Back in the cabin, hostess Gloria Hinshaw
caught the hastily flashing signal. She hurried up the aisle and entered the
cockpit.
"Take a look out there," said
Adickes. He pointed across the right wing.
The amazed hostess stared out at the
glowing Saucer. It was once more flying parallel with the plane.
"What on earth is it?" Gloria
Hinshaw exclaimed.
"We don't know," said Manning.
"Go back and tell the passengers,
Adickes said quickly. "Get them all to look at it."

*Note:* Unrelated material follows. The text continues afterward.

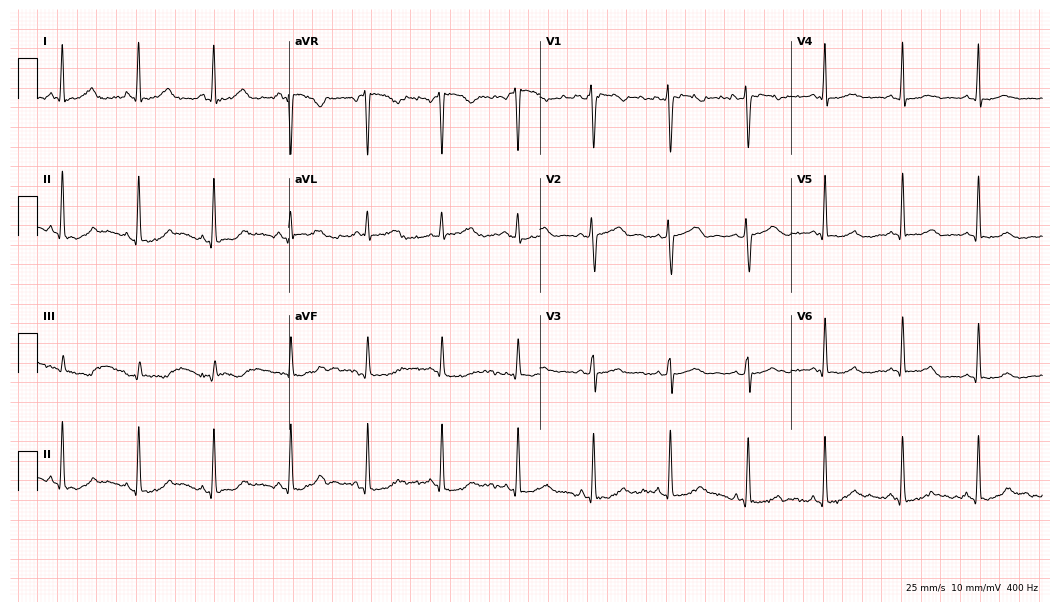
Resting 12-lead electrocardiogram (10.2-second recording at 400 Hz). Patient: a 28-year-old female. None of these six findings is recorded: first-degree AV block, right bundle branch block, left bundle branch block, sinus bradycardia, atrial fibrillation, sinus tachycardia.

The hostess returned to the cabin. The
first passenger, in a single seat on the right, was sound asleep. She turned to
the two across the aisle-Clifford H. Jenkins and Dean C. Bourland, both Boeing
Aircraft men.
"There's a Flying Saucer out there.
Look out the starboard side."
Jenkins laughed, then he saw the look on
her face. He jumped up and peered out the opposite window, Bourland crouching
beside him. From the lighted cabin, the shape of the Saucer was less distinct.

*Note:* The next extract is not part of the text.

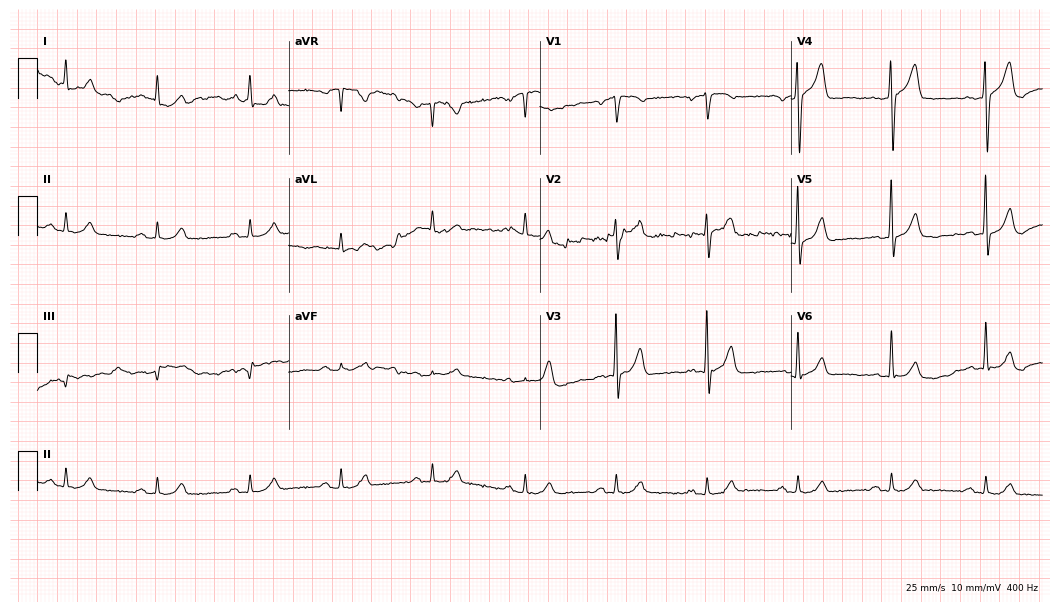
Standard 12-lead ECG recorded from a 75-year-old man. None of these six findings is recorded: first-degree AV block, right bundle branch block (RBBB), left bundle branch block (LBBB), sinus bradycardia, atrial fibrillation (AF), sinus tachycardia.

To Jenkins, it looked like a blur of windows lit with a queer red light. It was
unlike anything he'd ever seen-and he knew every type of plane.
While Jenkins and Bourland were gazing at
the Saucer, Captain Adickes came hurrying out of the cockpit. The sleeping
passenger woke up as Adickes leaned down to look out through his window.
"What's the matter-what's going
on?" he demanded.
"Look out there," said Adickes.
"See that thing?" He turned to the two Boeing men.
"Did you see it? I want plenty of
witnesses to this."
The starboard-side passengers were
watching the Saucer, but on the port side aft, the hostess was having trouble.
Some of the passengers, including one who had plainly had a drink or two before
embarking, thought the whole thing was a gag.
"Sure, let's all see the Flying
Saucer," chortled the tipsy gentleman. "Let's see the little men from
Mars."
He stopped, his mouth hanging open, as he
saw the strange red object glowing beyond the wing. Pop-eyed, he sagged back in
his seat.
When Adickes returned to the cockpit,
Manning was putting down his mike.
"I called the South Bend radio
range," said Manning. "I told them to go out and see if they could
spot the thing."
Adickes took the controls, made one more
cautious attempt to sneak up on the Saucer. When the thing again slid away, he
swung around quickly, to give direct chase.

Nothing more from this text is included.